··· Recorded data ···
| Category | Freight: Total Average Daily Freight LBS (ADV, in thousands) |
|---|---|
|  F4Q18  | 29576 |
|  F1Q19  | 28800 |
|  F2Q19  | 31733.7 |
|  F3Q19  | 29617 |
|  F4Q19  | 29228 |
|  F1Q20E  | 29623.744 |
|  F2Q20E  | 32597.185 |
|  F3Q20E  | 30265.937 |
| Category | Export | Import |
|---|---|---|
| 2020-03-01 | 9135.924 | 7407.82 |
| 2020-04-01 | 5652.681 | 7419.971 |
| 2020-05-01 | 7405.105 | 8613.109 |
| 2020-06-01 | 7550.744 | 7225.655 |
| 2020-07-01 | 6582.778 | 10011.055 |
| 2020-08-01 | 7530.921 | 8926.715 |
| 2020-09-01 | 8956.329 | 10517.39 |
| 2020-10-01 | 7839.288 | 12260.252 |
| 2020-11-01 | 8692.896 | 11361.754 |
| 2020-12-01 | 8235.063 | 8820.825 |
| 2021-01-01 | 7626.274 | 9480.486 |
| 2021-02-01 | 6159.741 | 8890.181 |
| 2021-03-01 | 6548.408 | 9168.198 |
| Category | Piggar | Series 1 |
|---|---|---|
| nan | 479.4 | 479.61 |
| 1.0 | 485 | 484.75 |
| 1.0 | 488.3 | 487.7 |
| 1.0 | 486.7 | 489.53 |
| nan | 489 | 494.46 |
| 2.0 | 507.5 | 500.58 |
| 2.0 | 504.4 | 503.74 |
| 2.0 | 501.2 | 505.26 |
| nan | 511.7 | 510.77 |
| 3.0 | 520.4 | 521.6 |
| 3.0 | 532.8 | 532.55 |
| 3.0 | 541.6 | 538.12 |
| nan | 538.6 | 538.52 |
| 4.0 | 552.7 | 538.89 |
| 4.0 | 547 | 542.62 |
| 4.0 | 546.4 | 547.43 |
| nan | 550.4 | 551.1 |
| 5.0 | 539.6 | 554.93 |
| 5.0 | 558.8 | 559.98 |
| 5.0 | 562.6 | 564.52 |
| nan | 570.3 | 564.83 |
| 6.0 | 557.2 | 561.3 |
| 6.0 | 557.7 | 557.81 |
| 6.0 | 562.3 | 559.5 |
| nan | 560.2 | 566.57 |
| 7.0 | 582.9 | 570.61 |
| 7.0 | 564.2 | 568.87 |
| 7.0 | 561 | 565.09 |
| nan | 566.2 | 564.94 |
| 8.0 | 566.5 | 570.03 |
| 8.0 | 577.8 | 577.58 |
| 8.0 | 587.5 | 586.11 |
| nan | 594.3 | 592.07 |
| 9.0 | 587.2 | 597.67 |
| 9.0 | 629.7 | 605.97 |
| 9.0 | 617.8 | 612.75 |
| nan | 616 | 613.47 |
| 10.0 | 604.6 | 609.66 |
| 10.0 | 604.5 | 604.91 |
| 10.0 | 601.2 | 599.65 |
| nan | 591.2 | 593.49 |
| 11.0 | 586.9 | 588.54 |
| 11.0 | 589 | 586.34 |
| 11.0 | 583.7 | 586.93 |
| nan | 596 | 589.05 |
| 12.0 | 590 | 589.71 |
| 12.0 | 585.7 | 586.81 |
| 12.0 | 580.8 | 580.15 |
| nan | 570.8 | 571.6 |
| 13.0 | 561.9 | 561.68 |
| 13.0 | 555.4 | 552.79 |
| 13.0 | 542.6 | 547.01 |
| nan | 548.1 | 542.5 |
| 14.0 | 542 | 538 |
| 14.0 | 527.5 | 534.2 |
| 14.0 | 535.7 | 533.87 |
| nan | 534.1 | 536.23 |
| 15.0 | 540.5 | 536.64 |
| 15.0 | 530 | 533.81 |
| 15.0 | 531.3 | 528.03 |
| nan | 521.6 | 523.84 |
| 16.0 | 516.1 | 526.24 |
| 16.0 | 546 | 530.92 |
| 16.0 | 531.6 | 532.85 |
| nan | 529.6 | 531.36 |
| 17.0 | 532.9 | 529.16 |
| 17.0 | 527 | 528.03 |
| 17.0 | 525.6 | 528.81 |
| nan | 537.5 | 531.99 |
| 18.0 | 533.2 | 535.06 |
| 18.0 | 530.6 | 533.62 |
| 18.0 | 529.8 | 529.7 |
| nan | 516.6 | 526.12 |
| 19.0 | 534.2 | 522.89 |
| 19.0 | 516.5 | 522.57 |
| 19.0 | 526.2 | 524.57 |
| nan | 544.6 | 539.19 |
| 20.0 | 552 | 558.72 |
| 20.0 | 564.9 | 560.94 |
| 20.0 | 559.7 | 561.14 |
···
_Task goal_. Could you retype the entire listing exactly?

_The completed task_.
| Category | Freight: Total Average Daily Freight LBS (ADV, in thousands) |
|---|---|
|  F4Q18  | 29576 |
|  F1Q19  | 28800 |
|  F2Q19  | 31733.7 |
|  F3Q19  | 29617 |
|  F4Q19  | 29228 |
|  F1Q20E  | 29623.744 |
|  F2Q20E  | 32597.185 |
|  F3Q20E  | 30265.937 |
| Category | Export | Import |
|---|---|---|
| 2020-03-01 | 9135.924 | 7407.82 |
| 2020-04-01 | 5652.681 | 7419.971 |
| 2020-05-01 | 7405.105 | 8613.109 |
| 2020-06-01 | 7550.744 | 7225.655 |
| 2020-07-01 | 6582.778 | 10011.055 |
| 2020-08-01 | 7530.921 | 8926.715 |
| 2020-09-01 | 8956.329 | 10517.39 |
| 2020-10-01 | 7839.288 | 12260.252 |
| 2020-11-01 | 8692.896 | 11361.754 |
| 2020-12-01 | 8235.063 | 8820.825 |
| 2021-01-01 | 7626.274 | 9480.486 |
| 2021-02-01 | 6159.741 | 8890.181 |
| 2021-03-01 | 6548.408 | 9168.198 |
| Category | Piggar | Series 1 |
|---|---|---|
| nan | 479.4 | 479.61 |
| 1.0 | 485 | 484.75 |
| 1.0 | 488.3 | 487.7 |
| 1.0 | 486.7 | 489.53 |
| nan | 489 | 494.46 |
| 2.0 | 507.5 | 500.58 |
| 2.0 | 504.4 | 503.74 |
| 2.0 | 501.2 | 505.26 |
| nan | 511.7 | 510.77 |
| 3.0 | 520.4 | 521.6 |
| 3.0 | 532.8 | 532.55 |
| 3.0 | 541.6 | 538.12 |
| nan | 538.6 | 538.52 |
| 4.0 | 552.7 | 538.89 |
| 4.0 | 547 | 542.62 |
| 4.0 | 546.4 | 547.43 |
| nan | 550.4 | 551.1 |
| 5.0 | 539.6 | 554.93 |
| 5.0 | 558.8 | 559.98 |
| 5.0 | 562.6 | 564.52 |
| nan | 570.3 | 564.83 |
| 6.0 | 557.2 | 561.3 |
| 6.0 | 557.7 | 557.81 |
| 6.0 | 562.3 | 559.5 |
| nan | 560.2 | 566.57 |
| 7.0 | 582.9 | 570.61 |
| 7.0 | 564.2 | 568.87 |
| 7.0 | 561 | 565.09 |
| nan | 566.2 | 564.94 |
| 8.0 | 566.5 | 570.03 |
| 8.0 | 577.8 | 577.58 |
| 8.0 | 587.5 | 586.11 |
| nan | 594.3 | 592.07 |
| 9.0 | 587.2 | 597.67 |
| 9.0 | 629.7 | 605.97 |
| 9.0 | 617.8 | 612.75 |
| nan | 616 | 613.47 |
| 10.0 | 604.6 | 609.66 |
| 10.0 | 604.5 | 604.91 |
| 10.0 | 601.2 | 599.65 |
| nan | 591.2 | 593.49 |
| 11.0 | 586.9 | 588.54 |
| 11.0 | 589 | 586.34 |
| 11.0 | 583.7 | 586.93 |
| nan | 596 | 589.05 |
| 12.0 | 590 | 589.71 |
| 12.0 | 585.7 | 586.81 |
| 12.0 | 580.8 | 580.15 |
| nan | 570.8 | 571.6 |
| 13.0 | 561.9 | 561.68 |
| 13.0 | 555.4 | 552.79 |
| 13.0 | 542.6 | 547.01 |
| nan | 548.1 | 542.5 |
| 14.0 | 542 | 538 |
| 14.0 | 527.5 | 534.2 |
| 14.0 | 535.7 | 533.87 |
| nan | 534.1 | 536.23 |
| 15.0 | 540.5 | 536.64 |
| 15.0 | 530 | 533.81 |
| 15.0 | 531.3 | 528.03 |
| nan | 521.6 | 523.84 |
| 16.0 | 516.1 | 526.24 |
| 16.0 | 546 | 530.92 |
| 16.0 | 531.6 | 532.85 |
| nan | 529.6 | 531.36 |
| 17.0 | 532.9 | 529.16 |
| 17.0 | 527 | 528.03 |
| 17.0 | 525.6 | 528.81 |
| nan | 537.5 | 531.99 |
| 18.0 | 533.2 | 535.06 |
| 18.0 | 530.6 | 533.62 |
| 18.0 | 529.8 | 529.7 |
| nan | 516.6 | 526.12 |
| 19.0 | 534.2 | 522.89 |
| 19.0 | 516.5 | 522.57 |
| 19.0 | 526.2 | 524.57 |
| nan | 544.6 | 539.19 |
| 20.0 | 552 | 558.72 |
| 20.0 | 564.9 | 560.94 |
| 20.0 | 559.7 | 561.14 |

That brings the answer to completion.